Pentagon chief Pete Hegseth told reporters the same day that US forces were “maximally postured to restart combat operations, should this new Iranian regime choose poorly and not agree to a deal.” The Trump administration, he said, preferred diplomacy — but was prepared to resume attacks on Iran’s energy facilities.

For allies and adversaries watching from European capitals and Gulf states, the congressional votes send an unambiguous signal: the president has a free hand, and his legislature will not restrain him. In diplomatic terms, the US is negotiating with Iran from a position where one man controls both the military escalation and the congressional leash.

A Constitution Designed for the Opposite

The US Constitution grants Congress alone the power to declare war, while permitting the president to conduct military operations in cases of immediate self-defence. The Trump administration has argued that Iran’s actions since the 1979 revolution constitute an ongoing threat justifying military action under that framework. Critics counter that the February 28 strikes were unprovoked and violated international law.

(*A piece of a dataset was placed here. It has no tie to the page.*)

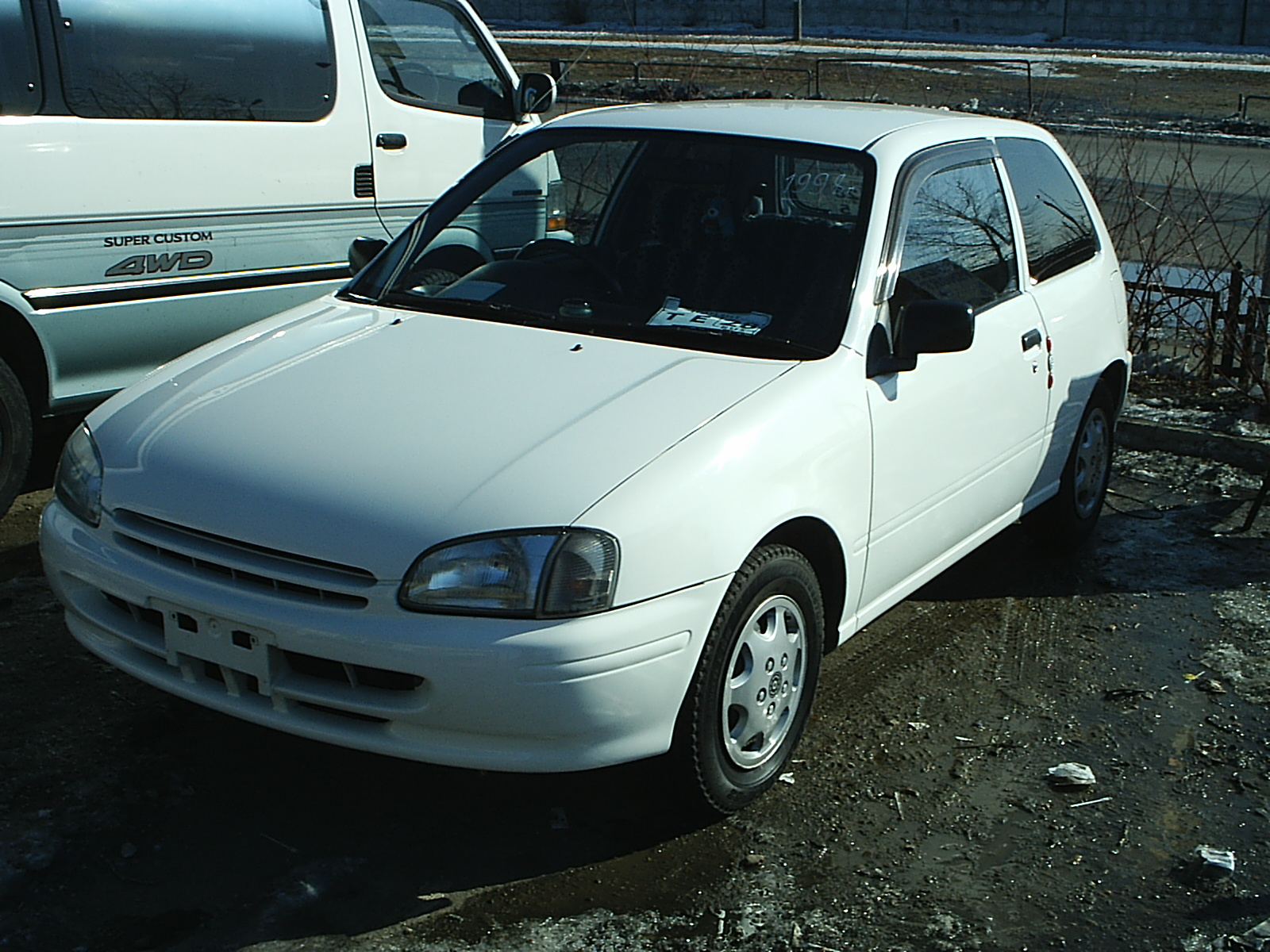 Toyota Starlet 1998

The framers of the US Constitution explicitly designed the war powers clause to prevent a single individual from unilaterally dragging the nation into armed conflict. This week, both chambers of the legislature they created to serve as that check voted against exercising it — not because they lacked the votes to consider the question, but because a governing majority chose not to answer it.

The antiwar group Demand Progress criticised both parties after the House vote, noting that lawmakers had declined to act even after Trump posted on social media, shortly before the ceasefire was announced, that “A whole civilization will die tonight.”

“The American people overwhelmingly reject this war and want a diplomatic end to it,” said the group’s senior policy adviser, Cavan Kharrazian.

Whether that diplomatic end materialises may depend less on Congress than on negotiations in Pakistan and the durability of a ceasefire set to expire in less than a week. The legislature that was supposed to have a say in that outcome has removed itself from the conversation.